5 Discussion and Conclusions

In this study, we used the LIS domain question/answer sets from ResearchGate to detect the criteria that evaluators use to evaluate the academic answer quality. Then, we mapped the participants’ responds to the quality judgment framework. We found that the content of academic text and the users’ beliefs and preferences are the two common used criteria to judge academic answer quality. Meanwhile, based on the previous works’ definition, we identified the subjective criteria, which are dependent to different users, and objective criteria, which are only related to the content of the text. This investigation indicates that not only the text itself, but also the users’ beliefs and preferences can influence the quality judgment. So it is hard to achieve high agreement on text quality based on different users’ judgments. Especially for academic text, which are more complicated than generic text, it is even more difficult to get the high level agreement. This phenomena indicated that academic content quality evaluation cannot be simply based on a few users’ judgments, because they cannot reach the acceptable agreement level.

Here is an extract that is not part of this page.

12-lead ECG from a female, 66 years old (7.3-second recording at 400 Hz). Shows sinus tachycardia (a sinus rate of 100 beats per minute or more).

The major contribution of this study is that we identified that the evaluation of the academic answer quality contains both objective and subjective criteria. The objective criteria include readability, depth, and recency, and automatic methods can be used to evaluate the quality from these criteria. Meanwhile, the subjective criteria should be judged based on different users’ background and requirement. For example, the more expertise a user has on a particular domain, the higher chance that the user likes the professional content, whereas, the less knowledge a user has on a domain, the more likely the user would like to read some easy readable domain related text.

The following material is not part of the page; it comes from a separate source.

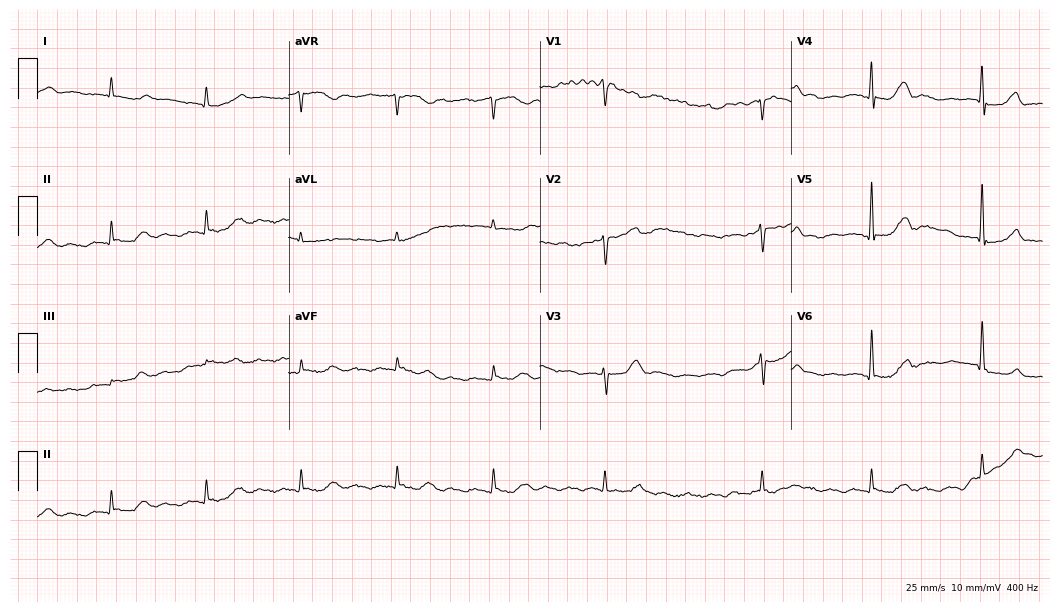
Resting 12-lead electrocardiogram. Patient: a man, 83 years old. None of these six findings is recorded: first-degree AV block, right bundle branch block, left bundle branch block, sinus bradycardia, atrial fibrillation, sinus tachycardia. Other findings, if any, are not listed.

This is a pilot study regarding the evaluation of academic answer quality. A limitation of our study is that we just detected the one kind of academic text, ResearchGate academic answers on LIS domain. We plan to expand our study to other academic sources in different domains. More specifically, we hope to detect what criteria that belong to the nine criteria groups we identified are more important for scholars to judgment the academic content quality. This helps to set up a general quality evaluation framework for academic information on social media. Such framework would combine the subjective and objective criteria.